IPME RAS, St.Petersburg, Russia

http://www.ipme.ru/zeitlin.html, http://mp.ipme.ru/zeitlin.html

anton@math.ipme.ru, zeitlin@math.ipme.ru

We present a family of methods which can describe complex behaviour in quantum ensembles.

We demonstrate the creation of nontrivial (meta) stable states (patterns), localized, chaotic, entangled or decoherent, from the basic localized modes in various collective models arising from the quantum hierarchy described by Wigner-like equations.
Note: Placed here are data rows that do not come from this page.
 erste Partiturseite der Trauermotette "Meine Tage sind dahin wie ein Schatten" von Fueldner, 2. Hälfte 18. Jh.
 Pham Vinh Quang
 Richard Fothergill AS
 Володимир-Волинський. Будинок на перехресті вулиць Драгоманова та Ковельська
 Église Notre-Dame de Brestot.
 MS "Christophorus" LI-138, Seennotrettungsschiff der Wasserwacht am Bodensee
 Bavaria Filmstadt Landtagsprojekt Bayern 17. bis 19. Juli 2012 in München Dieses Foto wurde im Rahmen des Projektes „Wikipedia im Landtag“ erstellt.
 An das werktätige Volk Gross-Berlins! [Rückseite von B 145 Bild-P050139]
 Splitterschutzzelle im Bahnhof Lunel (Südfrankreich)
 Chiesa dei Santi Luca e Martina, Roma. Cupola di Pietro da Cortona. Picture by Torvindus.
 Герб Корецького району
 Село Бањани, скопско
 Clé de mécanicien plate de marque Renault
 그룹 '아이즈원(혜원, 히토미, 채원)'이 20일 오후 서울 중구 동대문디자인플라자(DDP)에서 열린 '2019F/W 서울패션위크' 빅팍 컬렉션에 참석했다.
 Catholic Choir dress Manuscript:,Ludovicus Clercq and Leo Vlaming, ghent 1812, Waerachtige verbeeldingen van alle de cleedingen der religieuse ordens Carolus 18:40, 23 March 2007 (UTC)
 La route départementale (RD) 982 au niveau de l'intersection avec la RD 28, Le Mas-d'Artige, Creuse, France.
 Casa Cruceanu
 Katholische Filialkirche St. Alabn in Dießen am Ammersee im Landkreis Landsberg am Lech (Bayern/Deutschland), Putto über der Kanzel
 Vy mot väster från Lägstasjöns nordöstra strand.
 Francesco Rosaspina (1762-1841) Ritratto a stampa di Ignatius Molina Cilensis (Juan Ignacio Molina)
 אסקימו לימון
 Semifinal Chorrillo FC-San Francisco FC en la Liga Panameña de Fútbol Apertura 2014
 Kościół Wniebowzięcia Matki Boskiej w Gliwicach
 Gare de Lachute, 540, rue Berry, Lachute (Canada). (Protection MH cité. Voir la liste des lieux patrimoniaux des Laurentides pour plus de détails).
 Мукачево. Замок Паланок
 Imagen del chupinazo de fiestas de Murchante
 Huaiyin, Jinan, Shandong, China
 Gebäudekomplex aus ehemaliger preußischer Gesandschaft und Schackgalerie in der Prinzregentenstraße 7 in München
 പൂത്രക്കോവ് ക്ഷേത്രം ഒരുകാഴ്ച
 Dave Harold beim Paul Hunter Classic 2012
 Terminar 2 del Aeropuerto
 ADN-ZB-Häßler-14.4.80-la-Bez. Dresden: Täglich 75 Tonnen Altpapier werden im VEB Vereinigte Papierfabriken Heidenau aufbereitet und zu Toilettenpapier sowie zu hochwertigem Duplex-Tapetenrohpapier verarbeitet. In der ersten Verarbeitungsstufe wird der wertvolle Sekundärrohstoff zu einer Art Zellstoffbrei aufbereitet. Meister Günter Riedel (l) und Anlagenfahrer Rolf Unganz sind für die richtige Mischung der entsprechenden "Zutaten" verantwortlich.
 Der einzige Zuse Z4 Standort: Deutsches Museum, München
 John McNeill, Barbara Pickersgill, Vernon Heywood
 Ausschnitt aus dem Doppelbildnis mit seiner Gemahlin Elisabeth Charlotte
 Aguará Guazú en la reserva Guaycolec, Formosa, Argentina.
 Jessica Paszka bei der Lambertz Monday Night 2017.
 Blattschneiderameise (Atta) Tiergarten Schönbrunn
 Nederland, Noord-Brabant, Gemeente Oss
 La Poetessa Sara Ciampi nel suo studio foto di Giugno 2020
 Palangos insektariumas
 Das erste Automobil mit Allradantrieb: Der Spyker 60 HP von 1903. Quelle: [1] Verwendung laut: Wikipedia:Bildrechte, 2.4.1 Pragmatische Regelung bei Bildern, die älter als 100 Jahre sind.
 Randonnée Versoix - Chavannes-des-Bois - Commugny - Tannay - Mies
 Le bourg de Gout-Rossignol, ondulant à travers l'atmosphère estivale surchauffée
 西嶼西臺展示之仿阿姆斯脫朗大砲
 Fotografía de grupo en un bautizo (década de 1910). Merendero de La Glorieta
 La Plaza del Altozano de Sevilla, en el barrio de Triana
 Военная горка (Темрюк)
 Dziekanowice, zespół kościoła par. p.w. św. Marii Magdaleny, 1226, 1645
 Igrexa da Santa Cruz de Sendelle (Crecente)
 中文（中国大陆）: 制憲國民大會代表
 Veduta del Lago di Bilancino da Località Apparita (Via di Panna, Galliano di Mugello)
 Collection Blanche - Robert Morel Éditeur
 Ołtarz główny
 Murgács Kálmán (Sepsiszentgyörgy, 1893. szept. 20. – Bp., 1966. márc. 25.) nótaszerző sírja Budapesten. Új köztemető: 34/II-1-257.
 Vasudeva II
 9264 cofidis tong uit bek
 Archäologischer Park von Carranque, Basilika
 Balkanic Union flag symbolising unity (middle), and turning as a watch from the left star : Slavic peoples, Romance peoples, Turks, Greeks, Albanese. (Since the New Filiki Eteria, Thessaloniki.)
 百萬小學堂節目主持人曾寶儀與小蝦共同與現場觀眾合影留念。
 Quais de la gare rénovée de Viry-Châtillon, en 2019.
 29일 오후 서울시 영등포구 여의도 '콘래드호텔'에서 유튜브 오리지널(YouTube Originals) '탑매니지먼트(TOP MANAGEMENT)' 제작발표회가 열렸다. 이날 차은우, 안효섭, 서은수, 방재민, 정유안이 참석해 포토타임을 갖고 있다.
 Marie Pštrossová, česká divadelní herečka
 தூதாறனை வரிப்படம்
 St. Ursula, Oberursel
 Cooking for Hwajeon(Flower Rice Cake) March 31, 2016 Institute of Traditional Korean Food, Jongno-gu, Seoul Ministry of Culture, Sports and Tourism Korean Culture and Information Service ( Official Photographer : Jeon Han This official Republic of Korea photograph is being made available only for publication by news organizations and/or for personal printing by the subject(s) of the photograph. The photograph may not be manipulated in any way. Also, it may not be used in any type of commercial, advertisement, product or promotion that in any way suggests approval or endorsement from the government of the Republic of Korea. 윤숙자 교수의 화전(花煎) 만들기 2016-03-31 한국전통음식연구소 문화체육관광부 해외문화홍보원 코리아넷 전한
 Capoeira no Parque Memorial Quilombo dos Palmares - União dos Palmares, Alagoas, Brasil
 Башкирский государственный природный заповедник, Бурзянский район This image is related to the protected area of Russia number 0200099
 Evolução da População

The advantages of such an approach are as follows:

  1. the natural realization of localized states in any proper functional realization of (Hilbert) space of states,
  2. the representation of hidden symmetry of a chosen realization of the functional model describes the (whole) spectrum of possible states via the so-called multiresolution decomposition.

Effects we are interested in are as follows:

  1. a hierarchy of internal/hidden scales (time, space, phase space);
  2. non-perturbative multiscales: from slow to fast contributions, from the coarser to the finer level of resolution/decomposition;
  3. the coexistence of the levels of hierarchy of multiscale dynamics with transitions between scales;
  4. the realization of the key features of the complex quantum world such as the existence of chaotic and/or entangled states with possible destruction in "open/dissipative" regimes due to interactions with quantum/classical environment and transition to decoherent states.

The numerical simulation demonstrates the formation of various (meta) stable patterns or orbits generated by internal hidden symmetry from generic high-localized fundamental modes.

These (nonlinear) eigenmodes are more realistic for the modeling of (quasi)classical/quantum dynamical process  than the (linear) gaussian-like coherent states.

In addition, we can control the type of behaviour on the pure algebraic level by means of properly reduced algebraic systems (generalized dispersion relations).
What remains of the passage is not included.